For the next three and a half days we worked all day long in the geyser field, arriving around 9:30am and leaving between 5-6pm. From San Pedro it’s a two hour drive up to the site along winding mountain roads and flat desert spans. It was a very beautiful drive and I didn’t even mind doing it eight times in total! There are a few tiny villages located next to streams or the occasional lagoon that tend llamas, donkeys, and goats. We also saw lots of wild desert animals, including suri (similar to an ostrich and a flightless bird almost 3 ft tall), vicunas (member of the llama family, but smaller and much cuter), desert foxes, flamingos, and a smallish bird called a gaviota. El Tatio itself has over 80 active geysers and 30 perpetual spouters, making it the largest geyser field in the Southern Hemisphere and the third largest in the world.

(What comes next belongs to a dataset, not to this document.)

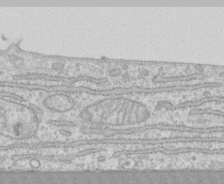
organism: Human
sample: CRL-1474

It is located on the western flank of the Andes and covers a 10x10km area. Geyser activity is mostly confined to three major zones: the Upper Basin, Middle Basin, and Lower Basin. The spring discharges from the Upper and Middle Basins coalesce to form the headwaters of the Rio Salado, which flows west out of the area. The Lower Basin is located about a kilometer west and downstream from the Middle Basin. The Upper Basin is the largest of the fields and contains the most erupting springs of the three basins. Groundwater travels west and heats up due to geothermal activity before reaching the ignimbrites and lavas underlying El Tatio, where the conditions of temperature, pressure, and permeability are right to form geysers. Geysers are defined as a hot spring in which water boils and is ejected into the air in intervals, and due to the great temperature differences deposit the dissolved silica in terraces or cones adjacent to the erupting water. Geysers are very rare, and require much stricter pressure/temperature conditions to form than hot springs, which are very common.

Carolina and Silvina taking a quick break

Silvina and I were in charge of mapping the geysers to compare the changes and possible movement in comparison to the positions measured in 2003 by a different group from the US. I was in charge of getting very accurate GPS points while Silvina measured the sizes of the pools/cones and described their characteristics. All in all we took 87 GPS points in the Upper and Middle Basins of geysers, perpetual spouters, pools, and some extinct cones. Carolina was busy downloading and moving her temperature sensors and GoPro around all day to record all the activity. We got to see the geysers up close and personal, while tourists observed from afar. But as the tours are the most impressive at dawn, when the temperature contrasts between the hot water and below freezing air cause huge steam clouds to condense around the springs/geysers, we were practically alone in the field during the day. It was an amazing experience and I loved being able to do geology in the desert at an enchanting place. The Atacama is most definitely on my list of places to visit again!